(Data items)
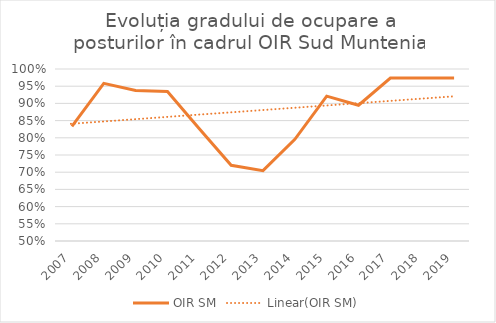
| Category | OIR SM |
|---|---|
| 2007.0 | 0.833 |
| 2008.0 | 0.958 |
| 2009.0 | 0.938 |
| 2010.0 | 0.935 |
| 2011.0 | 0.826 |
| 2012.0 | 0.72 |
| 2013.0 | 0.704 |
| 2014.0 | 0.796 |
| 2015.0 | 0.921 |
| 2016.0 | 0.895 |
| 2017.0 | 0.974 |
| 2018.0 | 0.974 |
| 2019.0 | 0.974 |
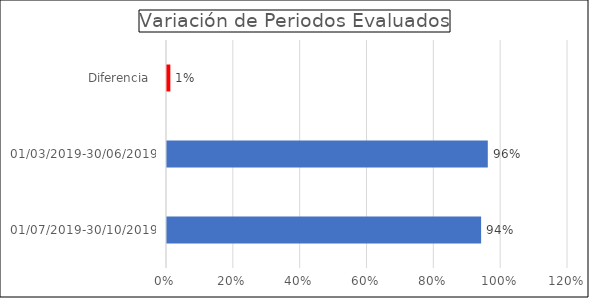
| Category | Calificación Total |
|---|---|
| 01/07/2019-30/10/2019 | 0.94 |
| 01/03/2019-30/06/2019 | 0.96 |
| Diferencia  | 0.01 |
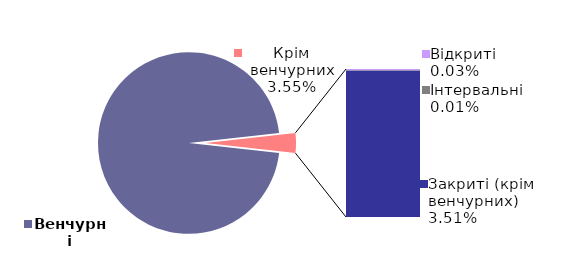
| Category | 30.09.2023 |
|---|---|
| Венчурні | 0.964 |
| Відкриті | 0 |
| Інтервальні | 0 |
| Закриті (крім венчурних) | 0.035 |
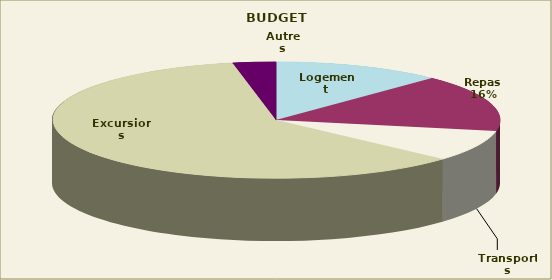
| Category | Series 0 |
|---|---|
| Logement | 74.389 |
| Repas | 96.511 |
| Transports | 52.961 |
| Excursions | 367.615 |
| Autres | 18.958 |
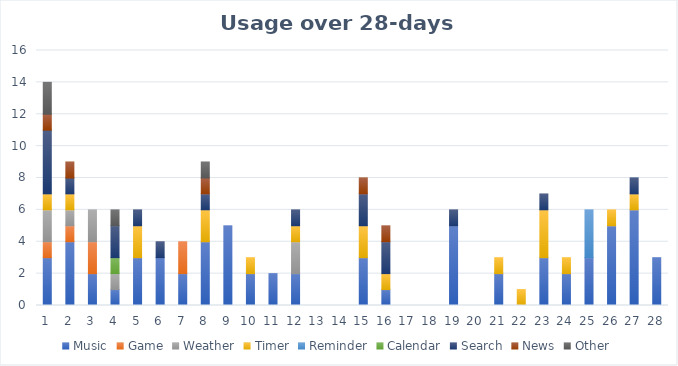
| Category | Music | Game | Weather | Timer | Reminder | Calendar | Search | News | Other |
|---|---|---|---|---|---|---|---|---|---|
| 0 | 3 | 1 | 2 | 1 | 0 | 0 | 4 | 1 | 2 |
| 1 | 4 | 1 | 1 | 1 | 0 | 0 | 1 | 1 | 0 |
| 2 | 2 | 2 | 2 | 0 | 0 | 0 | 0 | 0 | 0 |
| 3 | 1 | 0 | 1 | 0 | 0 | 1 | 2 | 0 | 1 |
| 4 | 3 | 0 | 0 | 2 | 0 | 0 | 1 | 0 | 0 |
| 5 | 3 | 0 | 0 | 0 | 0 | 0 | 1 | 0 | 0 |
| 6 | 2 | 2 | 0 | 0 | 0 | 0 | 0 | 0 | 0 |
| 7 | 4 | 0 | 0 | 2 | 0 | 0 | 1 | 1 | 1 |
| 8 | 5 | 0 | 0 | 0 | 0 | 0 | 0 | 0 | 0 |
| 9 | 2 | 0 | 0 | 1 | 0 | 0 | 0 | 0 | 0 |
| 10 | 2 | 0 | 0 | 0 | 0 | 0 | 0 | 0 | 0 |
| 11 | 2 | 0 | 2 | 1 | 0 | 0 | 1 | 0 | 0 |
| 12 | 0 | 0 | 0 | 0 | 0 | 0 | 0 | 0 | 0 |
| 13 | 0 | 0 | 0 | 0 | 0 | 0 | 0 | 0 | 0 |
| 14 | 3 | 0 | 0 | 2 | 0 | 0 | 2 | 1 | 0 |
| 15 | 1 | 0 | 0 | 1 | 0 | 0 | 2 | 1 | 0 |
| 16 | 0 | 0 | 0 | 0 | 0 | 0 | 0 | 0 | 0 |
| 17 | 0 | 0 | 0 | 0 | 0 | 0 | 0 | 0 | 0 |
| 18 | 5 | 0 | 0 | 0 | 0 | 0 | 1 | 0 | 0 |
| 19 | 0 | 0 | 0 | 0 | 0 | 0 | 0 | 0 | 0 |
| 20 | 2 | 0 | 0 | 1 | 0 | 0 | 0 | 0 | 0 |
| 21 | 0 | 0 | 0 | 1 | 0 | 0 | 0 | 0 | 0 |
| 22 | 3 | 0 | 0 | 3 | 0 | 0 | 1 | 0 | 0 |
| 23 | 2 | 0 | 0 | 1 | 0 | 0 | 0 | 0 | 0 |
| 24 | 3 | 0 | 0 | 0 | 3 | 0 | 0 | 0 | 0 |
| 25 | 5 | 0 | 0 | 1 | 0 | 0 | 0 | 0 | 0 |
| 26 | 6 | 0 | 0 | 1 | 0 | 0 | 1 | 0 | 0 |
| 27 | 3 | 0 | 0 | 0 | 0 | 0 | 0 | 0 | 0 |
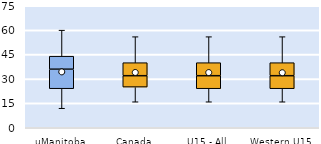
| Category | 25th | 50th | 75th |
|---|---|---|---|
| uManitoba | 24 | 12 | 8 |
| Canada | 25 | 7 | 8 |
| U15 - All | 24 | 8 | 8 |
| Western U15 | 24 | 8 | 8 |
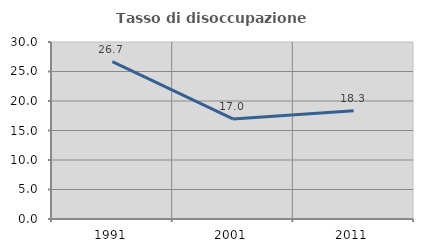
| Category | Tasso di disoccupazione giovanile  |
|---|---|
| 1991.0 | 26.667 |
| 2001.0 | 16.97 |
| 2011.0 | 18.349 |
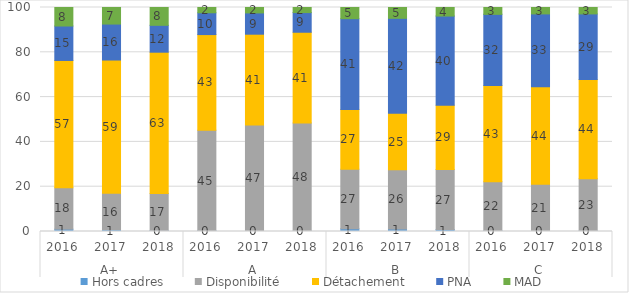
| Category | Hors cadres | Disponibilité | Détachement | PNA | MAD |
|---|---|---|---|---|---|
| 0 | 1.046 | 18.445 | 56.867 | 15.378 | 8.264 |
| 1 | 0.794 | 16.259 | 59.499 | 16.054 | 7.394 |
| 2 | 0.469 | 16.507 | 63.069 | 11.995 | 7.96 |
| 3 | 0.368 | 44.783 | 42.76 | 9.733 | 2.356 |
| 4 | 0.286 | 47.239 | 40.555 | 9.499 | 2.421 |
| 5 | 0.193 | 48.246 | 40.513 | 8.783 | 2.264 |
| 6 | 1.257 | 26.525 | 26.695 | 40.536 | 4.987 |
| 7 | 1.102 | 26.432 | 25.257 | 42.379 | 4.829 |
| 8 | 0.869 | 26.76 | 28.725 | 39.827 | 3.819 |
| 9 | 0.314 | 21.886 | 43.024 | 31.708 | 3.067 |
| 10 | 0.249 | 20.817 | 43.536 | 32.533 | 2.865 |
| 11 | 0.227 | 23.283 | 44.294 | 29.334 | 2.861 |
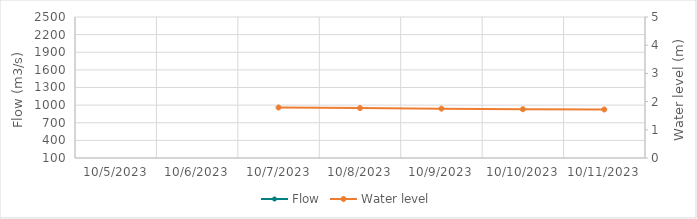
| Category | Flow |
|---|---|
| 5/11/23 | 707.71 |
| 5/10/23 | 675.19 |
| 5/9/23 | 721.38 |
| 5/8/23 | 709.96 |
| 5/7/23 | 610.29 |
| 5/6/23 | 593.21 |
| 5/5/23 | 570.43 |
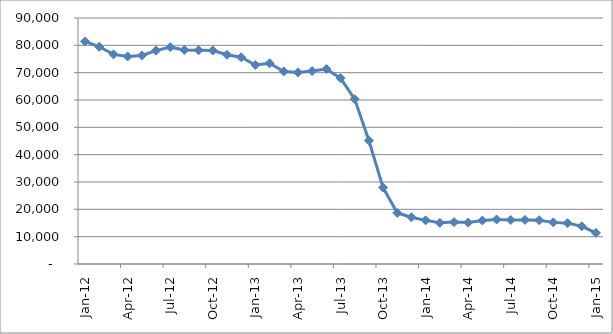
| Category | Series 0 |
|---|---|
| 2012-01-01 | 81437 |
| 2012-02-01 | 79474 |
| 2012-03-01 | 76682 |
| 2012-04-01 | 75935 |
| 2012-05-01 | 76300 |
| 2012-06-01 | 78068 |
| 2012-07-01 | 79332 |
| 2012-08-01 | 78321 |
| 2012-09-01 | 78229 |
| 2012-10-01 | 78108 |
| 2012-11-01 | 76552 |
| 2012-12-01 | 75633 |
| 2013-01-01 | 72813 |
| 2013-02-01 | 73438 |
| 2013-03-01 | 70429 |
| 2013-04-01 | 70094 |
| 2013-05-01 | 70592 |
| 2013-06-01 | 71343 |
| 2013-07-01 | 67994 |
| 2013-08-01 | 60327 |
| 2013-09-01 | 45154 |
| 2013-10-01 | 27964 |
| 2013-11-01 | 18662 |
| 2013-12-01 | 17102 |
| 2014-01-01 | 15969 |
| 2014-02-01 | 15054 |
| 2014-03-01 | 15337 |
| 2014-04-01 | 15161 |
| 2014-05-01 | 15919 |
| 2014-06-01 | 16288 |
| 2014-07-01 | 16110 |
| 2014-08-01 | 16138 |
| 2014-09-01 | 16040 |
| 2014-10-01 | 15228 |
| 2014-11-01 | 14950 |
| 2014-12-01 | 13798 |
| 2015-01-01 | 11386 |
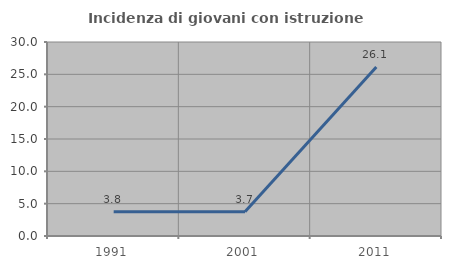
| Category | Incidenza di giovani con istruzione universitaria |
|---|---|
| 1991.0 | 3.759 |
| 2001.0 | 3.738 |
| 2011.0 | 26.136 |
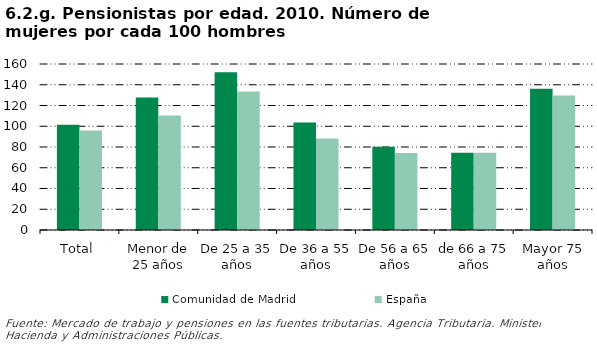
| Category | Comunidad de Madrid | España |
|---|---|---|
| Total | 101.517 | 95.945 |
| Menor de 25 años | 127.689 | 110.257 |
| De 25 a 35 años | 151.982 | 133.501 |
| De 36 a 55 años | 103.572 | 88.153 |
| De 56 a 65 años | 80.319 | 74.199 |
| de 66 a 75 años | 74.562 | 74.35 |
| Mayor 75 años | 136.124 | 129.66 |
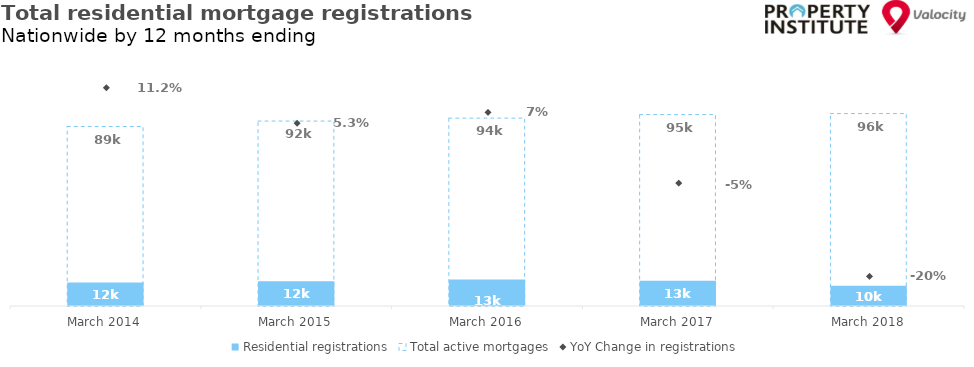
| Category | Residential registrations | Total active mortgages |
|---|---|---|
| 2014-03-01 | 11714 | 89357 |
| 2015-03-01 | 12338 | 92084 |
| 2016-03-01 | 13216 | 93549 |
| 2017-03-01 | 12607 | 95308 |
| 2018-03-01 | 10075 | 95822 |

# [Exercise requirements]
Collect each line of the entries that has the word "Total", copying it in full.

# [Finished exercise]
| Category | Calificación Total |
| Total | 101.517 | 95.945 |
| Category | Residential registrations | Total active mortgages |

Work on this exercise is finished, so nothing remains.